L’Alliance de la Fonction publique du Canada s’inquiète vivement des répercussions du retour forcé des fonctionnaires fédéraux au bureau trois jours par semaine. En effet, l’augmentation des véhicules et du temps sur la route se traduisent par une hausse des émissions de carbone et une baisse de la productivité.
Selon un récent sondage auprès des membres, 90 % des fonctionnaires fédéraux de la région de la capitale nationale (RCN) – où travaillent et vivent plus de 100 000 membres de la fonction publique – mettent plus de temps à se rendre au travail cet automne, et 65 % ont dit que leur temps de déplacement s’est « considérablement rallongé ». À Toronto et à Vancouver, 28 % et 30 % des fonctionnaires ont vu leur trajet quotidien se rallonger d’au moins 45 minutes.
« Je peux très bien faire mon travail de la maison, mais je dois quand même me rendre au bureau », se désole Sylvain Routier, un fonctionnaire de la RCN forcé de commencer ses journées à 6 h pour s’éviter deux heures de route.
« Cette décision se répercute sur tous les travailleurs et travailleuses qui doivent se déplacer, y compris les premiers répondants et les personnes qui fournissent des services indispensables à la population », déplore Sharon DeSousa, présidente nationale de l’AFPC. « En obligeant des centaines de milliers de fonctionnaires fédéraux à retourner au bureau, le gouvernement nuit à leur productivité, et cautionne les embouteillages et la pollution ».
Une récente étude de l’Université Carleton (an anglais seulement) révèle que pendant la pandémie, le travail hybride et le télétravail ont réduit de 25 % les émissions de carbone à Ottawa et à Gatineau, où travaillent et vivent près de la moitié des fonctionnaires fédéraux.
« En éliminant les déplacements, le télétravail génère beaucoup moins d’émissions que le travail au bureau », explique Farzam Sepanta, chercheur à l’Université Carleton. « C’est souvent le choix le plus écologique. »
Des données de Statistique Canada confirment par ailleurs que la productivité de la fonction publique fédérale s’est accrue de 4,5 % entre 2019 et 2023, alors que le télétravail était la norme.

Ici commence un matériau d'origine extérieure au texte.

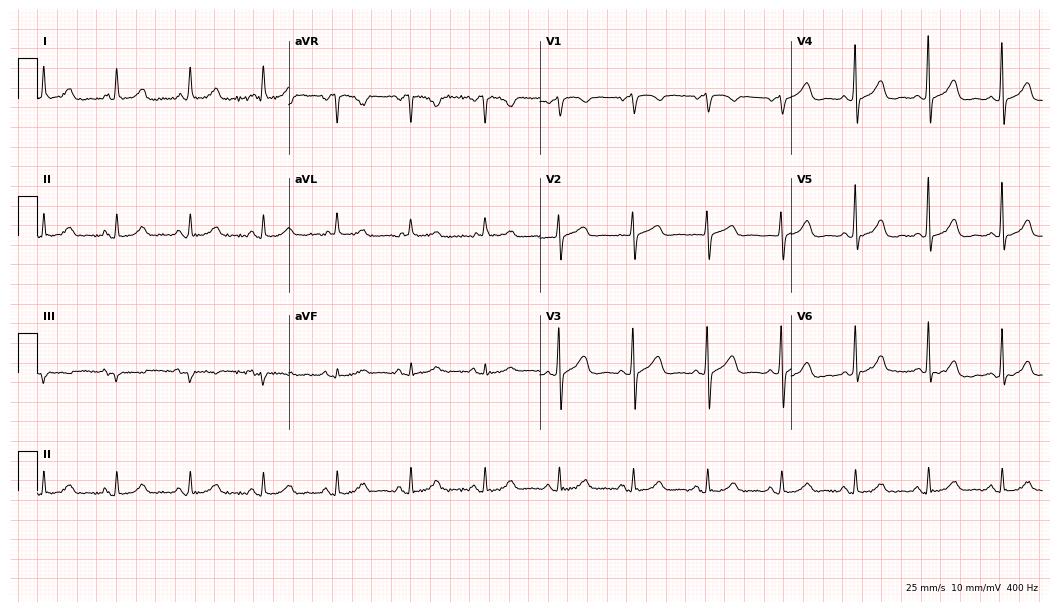
12-lead ECG from a 76-year-old woman (10.2-second recording at 400 Hz). Recorded interpretation: within normal limits.
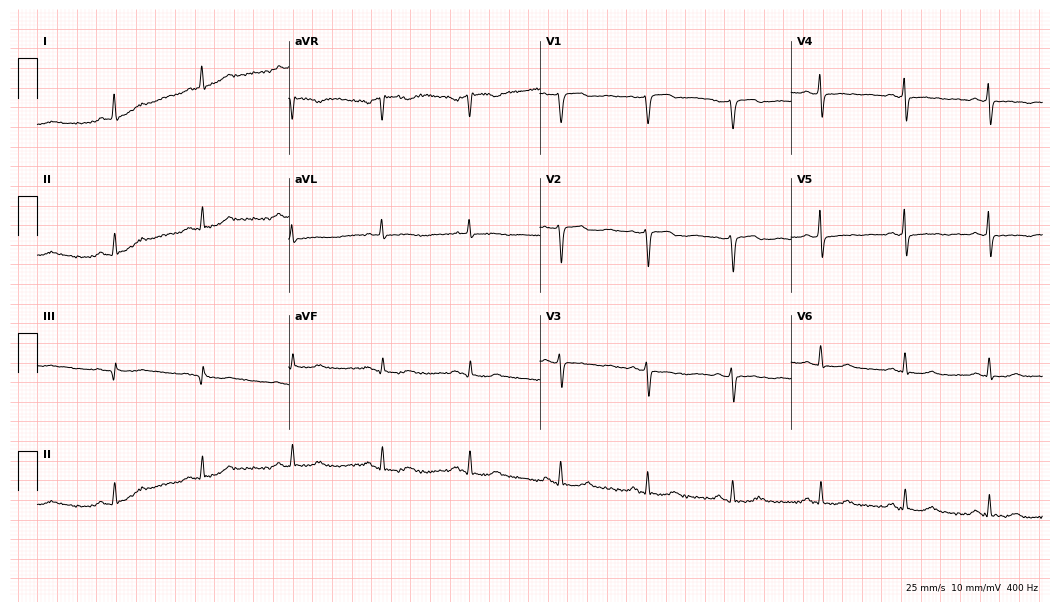
ECG (10.2-second recording at 400 Hz) — a male patient, 61 years old. Screened for six findings — first-degree AV block, right bundle branch block (RBBB), left bundle branch block (LBBB), sinus bradycardia, atrial fibrillation (AF), sinus tachycardia — none is recorded. Findings outside these six are not listed.
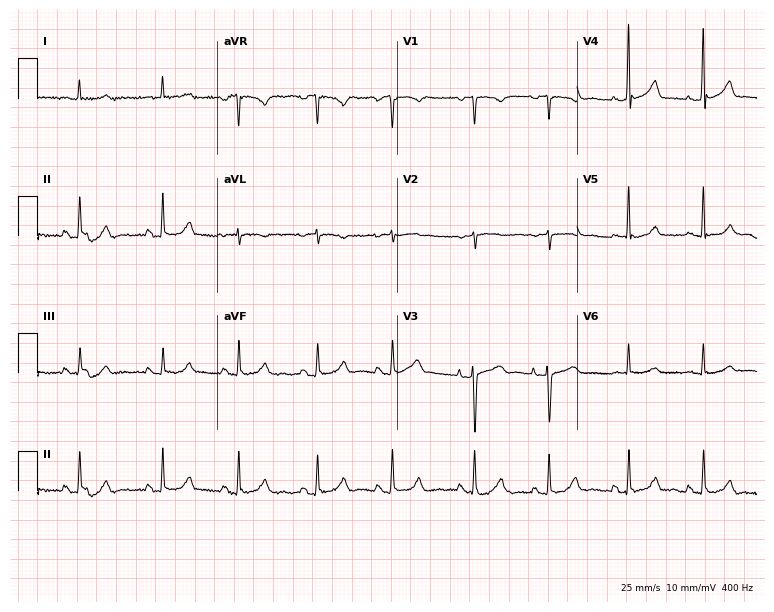
Electrocardiogram, an 82-year-old female. Overall reading on record: normal ECG.
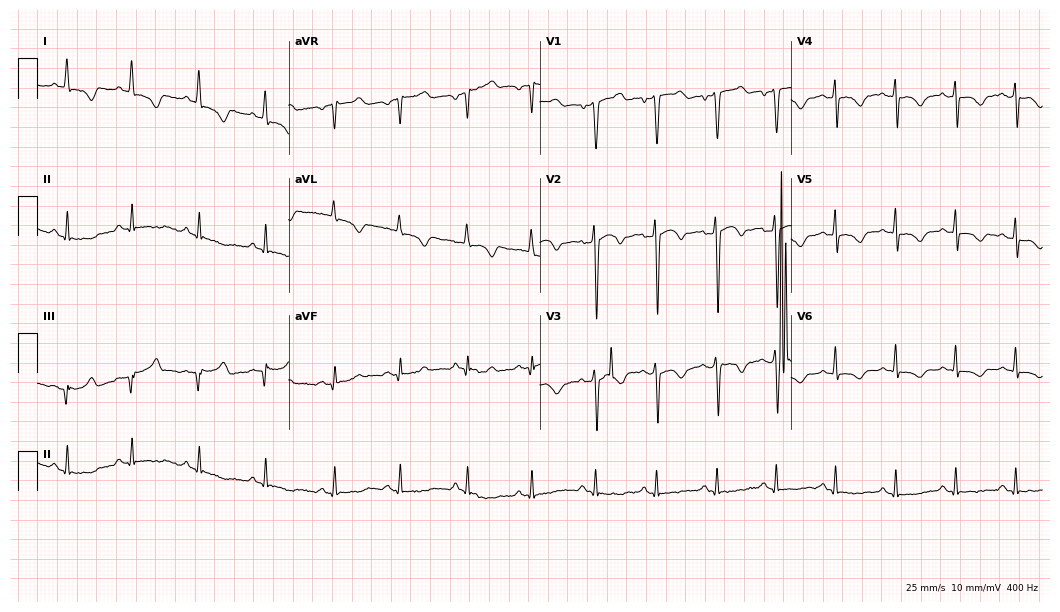
12-lead ECG from a 49-year-old woman. Screened for six findings — first-degree AV block, right bundle branch block, left bundle branch block, sinus bradycardia, atrial fibrillation, sinus tachycardia — none is recorded.
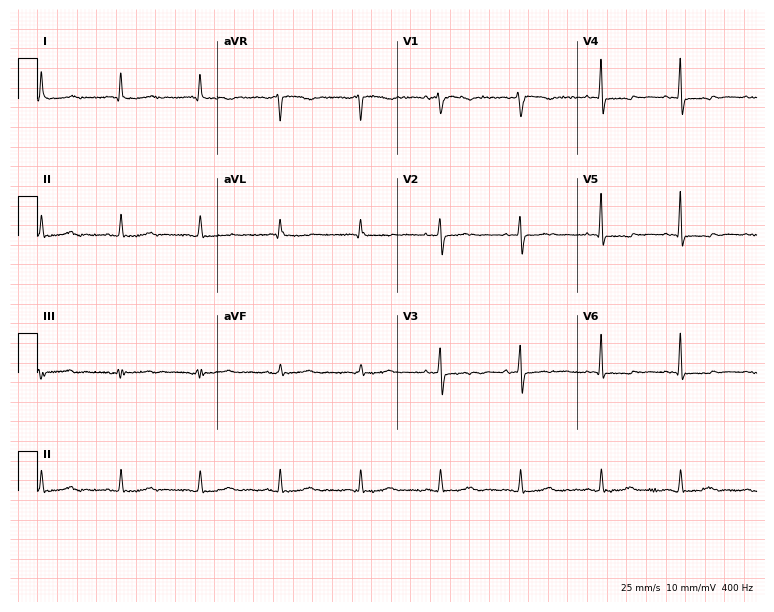
Electrocardiogram, an 85-year-old woman. Of the six screened findings (first-degree AV block, right bundle branch block (RBBB), left bundle branch block (LBBB), sinus bradycardia, atrial fibrillation (AF), sinus tachycardia), none is recorded. Other findings, if any, are not listed.
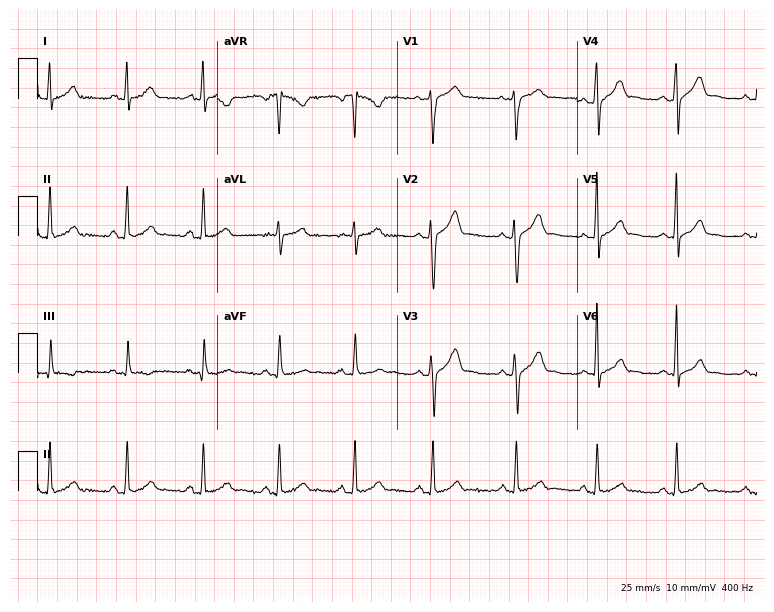
ECG (7.3-second recording at 400 Hz) — a 26-year-old male. Screened for six findings — first-degree AV block, right bundle branch block, left bundle branch block, sinus bradycardia, atrial fibrillation, sinus tachycardia — none is recorded. Only these six findings were labelled.

Cette hausse de productivité est bien plus marquée que ce qu’on a observé dans le secteur privé. Malgré le chaos de la pandémie, la productivité est à la hausse – preuve que la flexibilité, loin d’être un frein, joue plutôt un rôle d’accélérateur.
« Les chiffres sont éloquents : le télétravail est bénéfique sur tous les plans », affirme Mme DeSousa. « L’idée selon laquelle il mine la productivité est complètement fausse. Le gouvernement fédéral admet ouvertement qu’il n’a réalisé aucune étude à ce sujet. »
« Je suis bien plus productif à la maison qu’au bureau, où il y a beaucoup de distractions », témoigne M. Routier. « Et je ne parle pas seulement du bruit ou de la loterie des postes de travail, mais aussi de la charge mentale liée au temps passé sur la route. »
L’association néo-démocrate de la circonscription d’Ottawa-Sud a aussi exprimé sa frustration quant aux embouteillages dans la RCN, affirmant que la situation est hors de contrôle. Le NPD a d’ailleurs lancé une pétition pour presser le gouvernement fédéral d’honorer son entente avec les syndicats et de revenir sur sa décision.
L’AFPC continue de réclamer un mode de travail flexible et logique, synonyme de gain de productivité, de meilleure empreinte écologique et d’économies pour la population. En 2022, la présidente du Conseil du Trésor de l’époque, Mona Fortier, avait déclaré que le gouvernement économiserait 6 milliards de dollars en recourant davantage au télétravail et en se départissant de la moitié de ses actifs immobiliers au pays.
« Le Canada a l’occasion de se doter de l’une des fonctions publiques les plus avant-gardistes au monde, ce qui bénéficierait à toute la population », conclut M. Routier.